汉娜轻轻摇了摇头,那只完好的右眼里,目光清澈而坚定,“这是我自己的选择。我不后悔。”
是的,不后悔。
用一只眼睛,换取可能拯救无数生命扭转悲剧未来的信息,在她看来,这是一笔值得的交易。
她平静地接受了失去左眼的事实,如同接受命运赋予她既残酷又充满责任的使命。
命运让她来到这个世界和这个世界的人建立羁绊应该就是想改变些什么吧。
既然已经迈出了第一步,就决不回头。
校医院的消毒水气味依旧萦绕鼻尖,但汉娜·艾博的心已然飞向了更远更沉重的战场。
她没有在病床上多做停留,在向庞弗雷夫人确认身体状况稳定(除了那只永远失去的左眼)后,她便提出了请求。
“庞弗雷夫人,我想我需要见邓布利多教授。”
汉娜的声音平静,那只完好的右眼目光坚定,让人无法拒绝。
庞弗雷夫人看着她,欲言又止。
她本想强调汉娜需要静养,但女孩眼中那种超越年龄的决然,以及邓布利多之前隐晦的暗示。
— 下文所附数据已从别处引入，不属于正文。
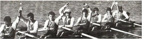 aštuonvietė su vairininku 1981
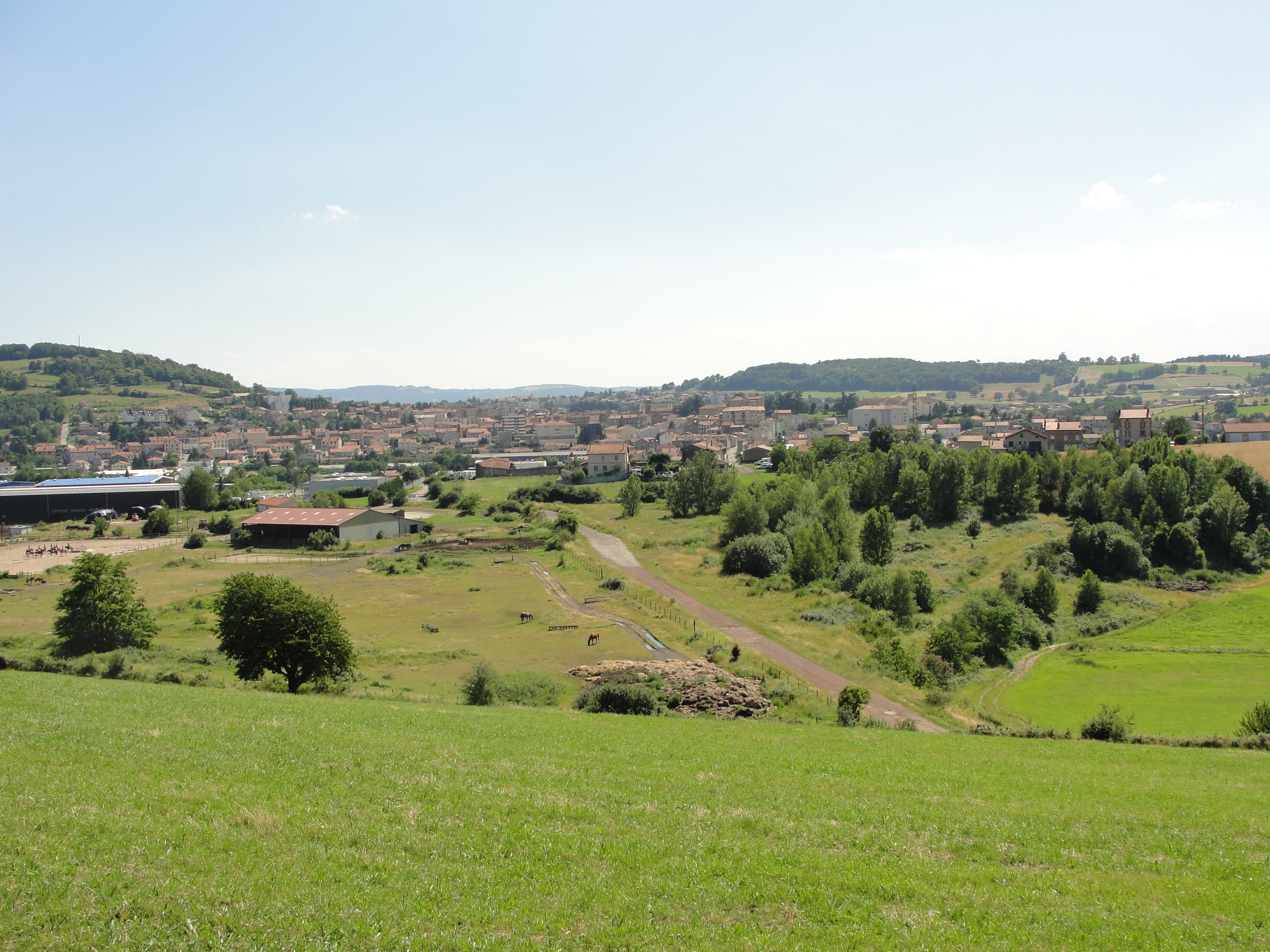 Roche la Molière (Loire), depuis St-Genest Lerpt.

让她最终只是叹了口气,点了点头。“我带你过去。但一旦感到任何不适,必须立刻回来。”
“谢谢您,夫人。”
当她们来到八楼校长室门口时,还没等汉娜说出任何口令,那扇栎木门便如同有生命般,悄无声息地向内滑开。
仿佛门后的主人早已等候多时。
汉娜独自走了进去。
校长室依旧是她上次来时(或者说,昏迷前)的模样,各种银制仪器嗡嗡轻响。
历任校长的肖像在画框里或沉睡或假装沉睡。
福克斯在栖木上梳理着羽毛,发出安详的轻鸣。
邓布利多教授正坐在他那张巨大的办公桌后,羽毛笔在羊皮纸上快速移动,不知是在书写机密信件还是批阅文件。
听到脚步声,他抬起头。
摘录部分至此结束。